Andrew Hastie
Andrew Hastie (Image: AAP/Lukas Coch)

The inquiry by Parliamentary Joint Committee on Intelligence and Security (PJCIS) into press freedom has ended — not entirely surprisingly — with recommendations that fall far short of what media companies demanded, especially in relation to shield laws for journalists and the contestability of warrants that affect journalists.

Nonetheless the main recommendations represent a start in expanding the current Journalist Information Warrant/Public Interest Advocate mechanism. At the moment that relates only to warrants for metadata kept under the Abbott government’s data retention regime, and requires secret consideration of whether a warrant for metadata about journalists is in the public interest, with the involvement of a Public Interest Advocate.

The committee thinks that process should be expanded to cover all police and intelligence warrants relating to journalists, and beefed up by requiring more senior figures to participate as Public Interest Advocates. It also recommends elevating the authority to grant warrants relating to journalists to senior judicial figures.

That will annoy the Australian Federal Police, who seem to prefer “where do I sign?” type local registrars to approve their raids on journalists’ underwear drawers.

These sort of protections should be extended beyond the media to lawyers, to politicians themselves and to other professions where confidentiality is a job requirement, but that was outside the scope of the inquiry, and you certainly won’t hear the self-obsessed media discussing anyone other than themselves.

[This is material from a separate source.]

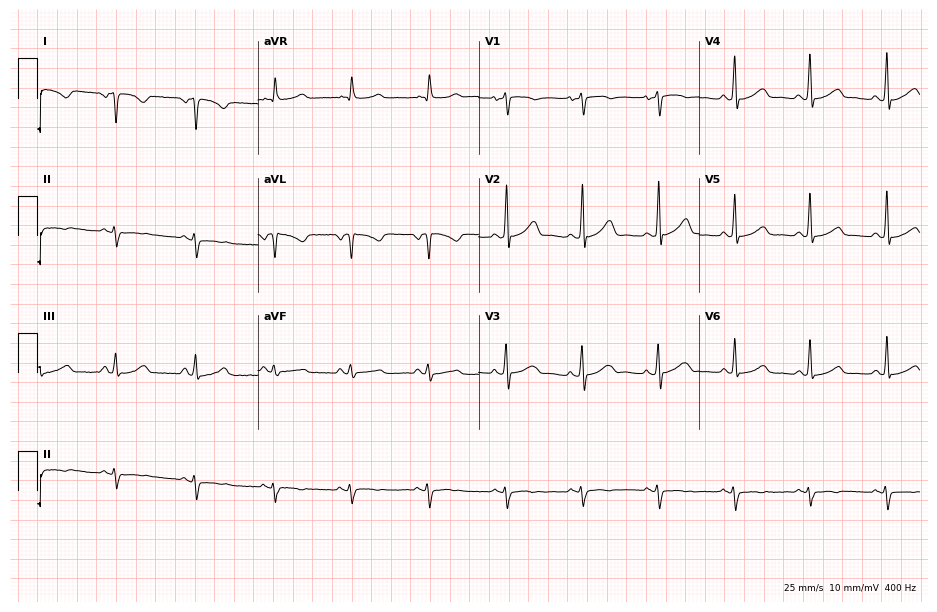
ECG — a female patient, 57 years old. Screened for six findings — first-degree AV block, right bundle branch block, left bundle branch block, sinus bradycardia, atrial fibrillation, sinus tachycardia — none is recorded. Only these six findings were labelled.

In addition to exemptions from some national security laws for public interest journalism, media companies wanted the law to be changed so that media companies were actually told about the Public Interest Advocate process and a pending warrant. The committee, however, accepted the arguments of security bureaucrats that that would allow journalists to destroy and hide evidence.

The committee also wants an overhaul of training in relation to classification of governments documents, and a review of how classification is done in intelligence agencies — aimed at the routine practice of over-classifying material either out of an abundance of caution or in order to prevent access by the public and the media to it.

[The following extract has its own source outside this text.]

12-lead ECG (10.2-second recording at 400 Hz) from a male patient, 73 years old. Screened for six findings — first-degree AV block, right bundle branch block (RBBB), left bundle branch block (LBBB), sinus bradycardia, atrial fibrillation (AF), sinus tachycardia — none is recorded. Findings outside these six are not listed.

(Having as a bureaucrat devised reasons to whack “cabinet-in-confidence” on files in order to prevent them being FOI’d, I know of what I speak.)

All these are mere baby steps, and — as a couple of media executives have said — a good start, at best. But credit where it’s due, to committee chair Andrew Hastie: these recommendations would not have come from previous iterations of the committee, and certainly not when it was under the fortunately brief chairmanship of right-winger Andrew Nikolic (Nikolic, alarmingly, is now at the AAT, and thus would be signing off on foreign intelligence agency warrants to wiretap Australians).

Back then, the committee may well have split on the sort of issues considered in this inquiry, but Labor ended up endorsing the recommendations and proposing that further reforms be pursued beyond them.

In fact under Hastie and committee deputy Anthony Byrne, the committee has continued its slow evolution toward better — though still heavily restricted — oversight of security bureaucrats and a greater scepticism of their claims.

That’s come despite the opposition and juvenile posturing of Peter Dutton and the Keystone Kops of Home Affairs, and the unwillingness of the government to accept the need for greater oversight by the committee of security operations.

There’s an important way in which the committee could be improved, however. It continues to be the preserve of the major parties. The committee needs a non-major party figure on it to ensure it doesn’t function like a Liberal-Labor club. Andrew Wilkie would be the best such figure — he has already served one term on the PJCIS, during the Gillard government, when he negotiated his way onto it.

If Wilkie isn’t available, Rex Patrick would also significantly improve the committee. Patrick has served in the navy and made a career in naval technology. The idea that non-major party committee members would somehow be a security risk because of the sensitive nature of the information the committee sees is ridiculous anyway, but ex-military personnel like Wilkie and Patrick defeat that argument entirely.

The committee is currently short of its statutory limit of 11 members, especially after Labor’s Mike Kelly left parliament. A government that took oversight of security agencies seriously would be ready to improve the make-up of the committee with a well-qualified member from outside the major parties.

This is, however, not such a government, and is unlikely to be in the future.